Many churches publish cookery books as fundraisers, often including a celebrity recipe in anticipation of higher sales. Some contributors’ recipes hint of ‘showing off’ by requiring unusual ingredients (hard to find), whilst others veer towards the plain or even dull. Yet, each recipe tells its own story. I glance at my late 1980s offering to a charity cookery book  and shudder – time consuming with a smack of nouvelle cuisine. Embarrassing. Community cook books are of their era, artefacts of regional cooking at a particular time. All too often there is a plethora of ‘sweet’  contributions in these ‘shared recipe works’. Life is uncertain so perhaps it is okay to eat pudding first, but it doesn’t bode well for an evenly distributed index of recipes. This aside, community books share a love of cooking, local project and friendship as well as the book’s original goal - instruction for food preparation.

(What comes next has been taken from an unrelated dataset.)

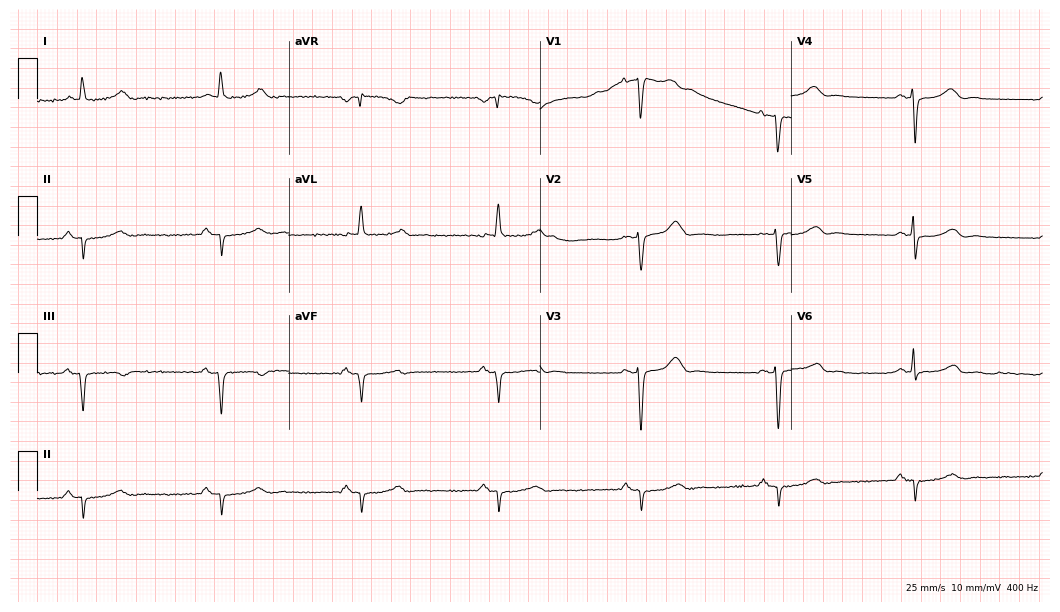
ECG (10.2-second recording at 400 Hz) — a 55-year-old female patient. Screened for six findings — first-degree AV block, right bundle branch block (RBBB), left bundle branch block (LBBB), sinus bradycardia, atrial fibrillation (AF), sinus tachycardia — none is recorded.

The collection of such treasures is usually organised by women. The Ladies of the Scottish Guild undertake this kind of task in my local Kirk. In England it most probably falls to The Mothers’ Union. Whoever is at the church cookery book helm, there is a record of favourite recipes praising God through food domesticity. Publication is by women for women with the church benefiting through funds raised. Women can be united through food as they nurture others. An example of heavily gendered church volunteering. In the story of Mary and Martha, the latter represents home and busyness, ‘to do lists’ (Luke 10 38-42). Mary sat and spent time with Jesus whilst Martha went about the mundane domestic workload thats comes with the role of hostess. The message here is not about the to do list per se, but not feeling aggrieved by domesticity or indeed searching for perfection when there are interruptions to daily routine. Sometimes a quick slap up supper is called for rather than Nouvelle Cuisine.
It is not unknown for a recipe to be a closely guarded secret, demonstrating an unwillingness to share. This does not sit well in a Christian kitchen. Crediting the source of a recipe (even an adaptation) should come naturally, but if commercial money is involved it may become tricky.
There is variation in a recipe: ethnicity, richness, frugality, complexity, simplicity, expense and slow versus fast cooking time. Analysis of a recipe reveals a lot about the social status and culture of the writer. A professional food writer outclasses the amateur who may miss out ingredients or steps in a method, but with enthusiasm the gist of any recipe will hopefully survive. The publishing world has commercial reasons for putting money behind chosen authors but this need not silence the home cook. Each family deserves to own a Treasury of Recipes. In the Christian home it documents ideas for joyful hospitality through Jesus Christ. If young children can be involved there is a learning opportunity (literacy) through recipe reading and writing. A family cookbook signposts change through the generations. It can update social change, modernity e.g. a lower in fat recipe whilst reinforcing the juxtaposition of traditional recipes e.g. Easter Hot Cross Buns and Simnel Cake enriched with foraged and dried seaweed.
A family recipe book allows the writer(s) to reflect on the social and economic conditions of the era - to tweak traditional recipe ingredients so that the recipe reflects a changing world - plant based v animal ingredients. It also provides an opportunity to reconnect with the traditionally female voice in a what can often be a male dominated world. Recipe writing gives credibility to the act of menu planning and enhances the vocation of homemaking. A creative recipe has the potential to reach more people than a rather dull sermon. Feeding family and friends is an important and powerful act. Cooking with real, raw ingredients encourages healthy eating, commensality and can fuel our spiritual thinking.